**Exercise directions**
In the material below, find the line with "Plate-forme panoramique de"; set down that line and every line after it to the end, exactly, without pictures.

**Raw data**
■ ■ ■ ■ ■

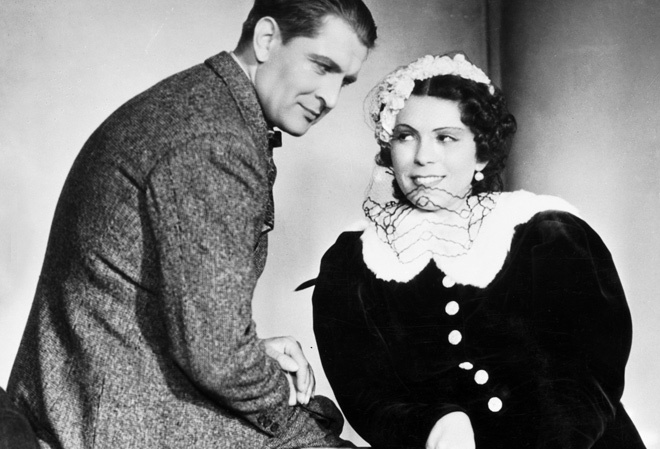 Кадр из фильма "Дочь генерала Панкратова" (пол.Córka generała Pankratowa) (1934, Польша)
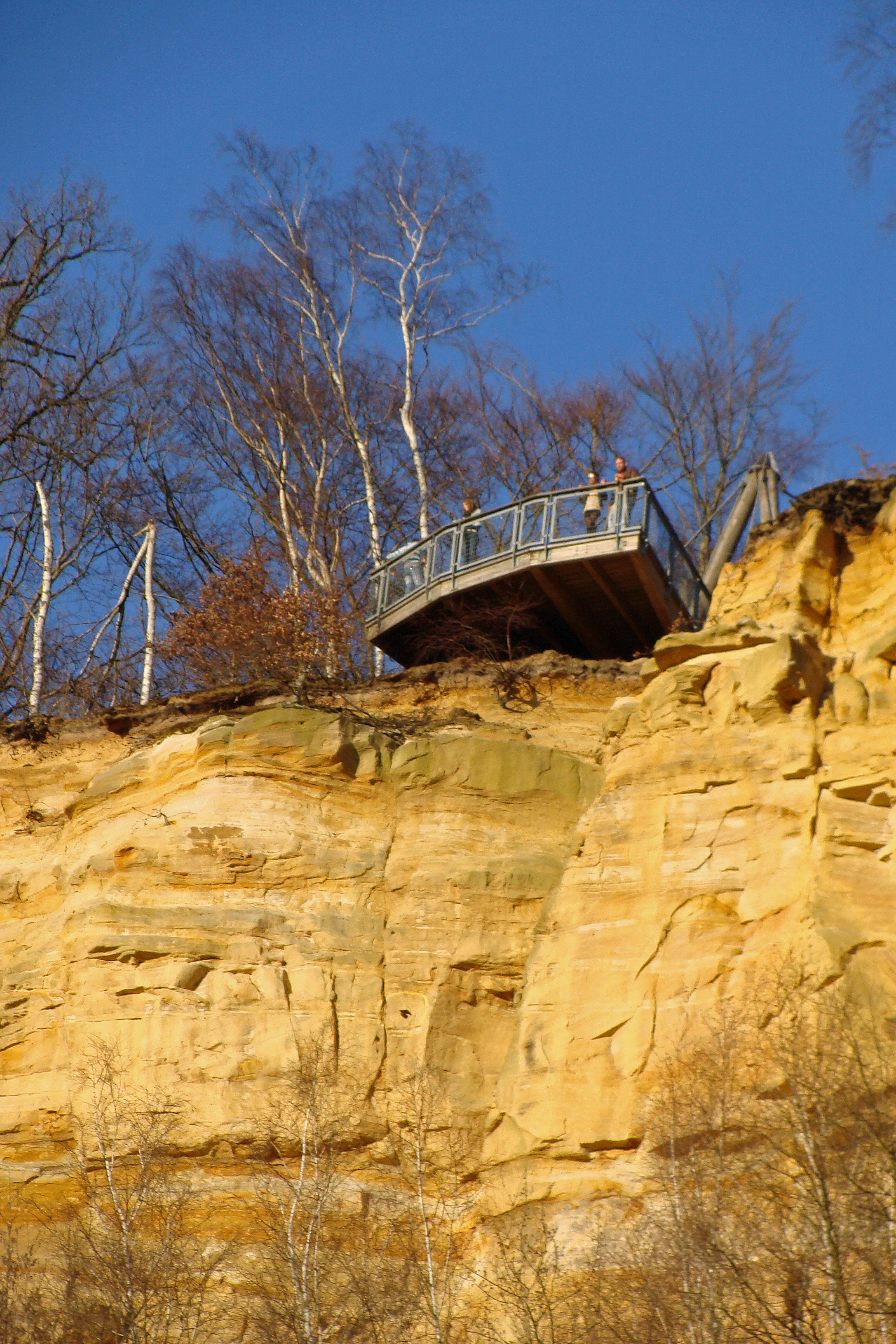 Plate-forme panoramique de la carrière du Barrois proche de Freyming-Merlebach. Photographie prise le 9 mars 2014.
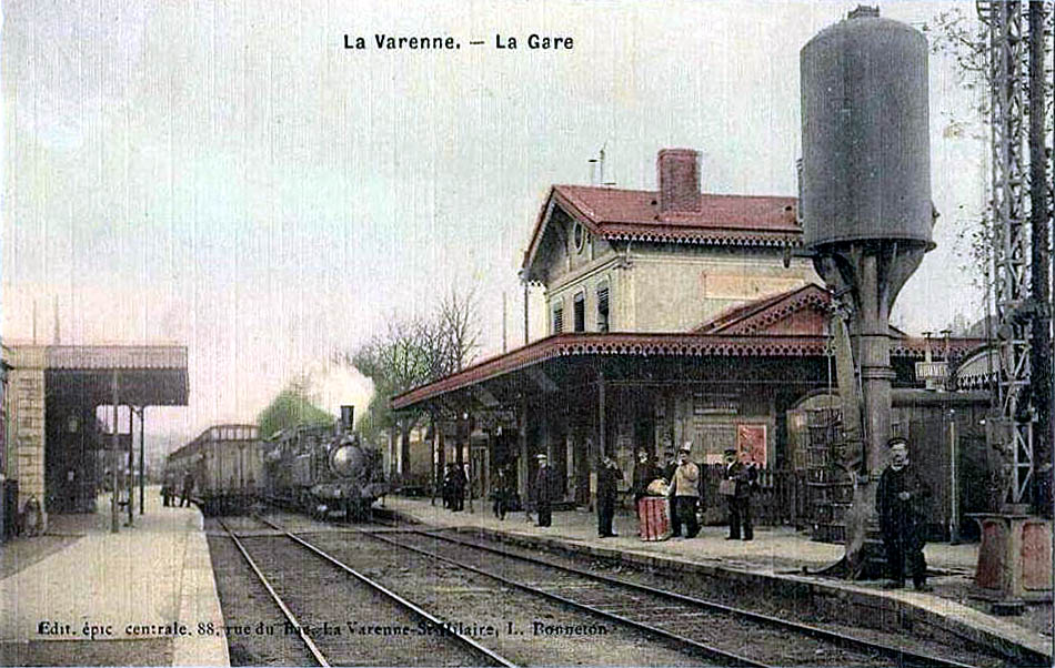 La gare de La Varenne, Val-de-Marne, France.
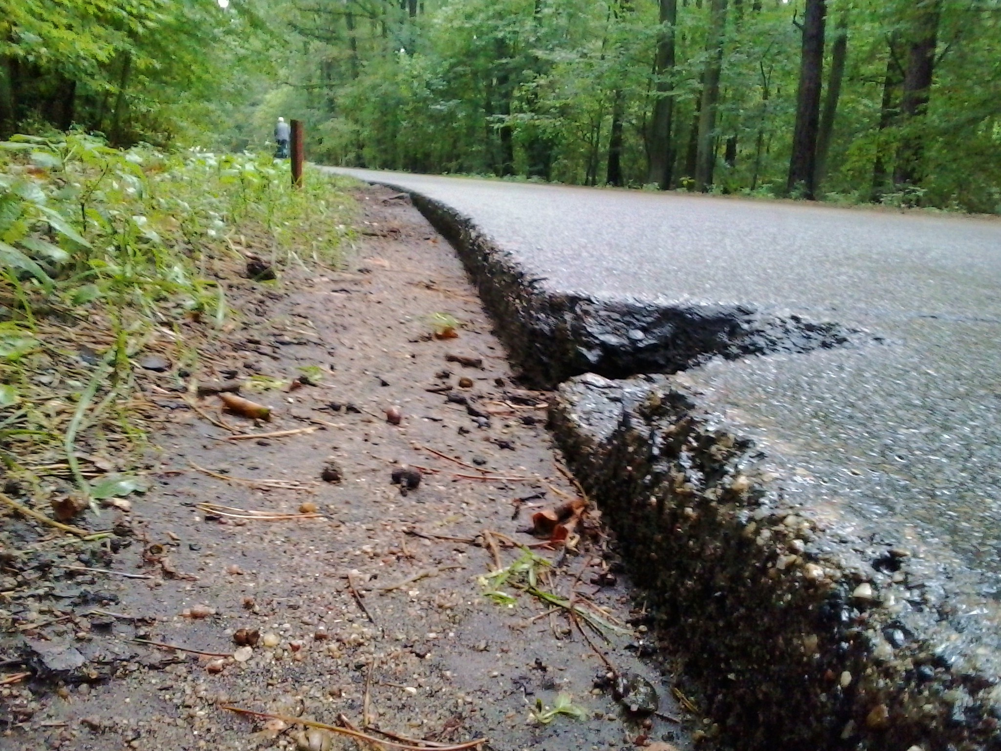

■ ■ ■ ■ ■

**Answer to this exercise**
 Plate-forme panoramique de la carrière du Barrois proche de Freyming-Merlebach. Photographie prise le 9 mars 2014.
 La gare de La Varenne, Val-de-Marne, France.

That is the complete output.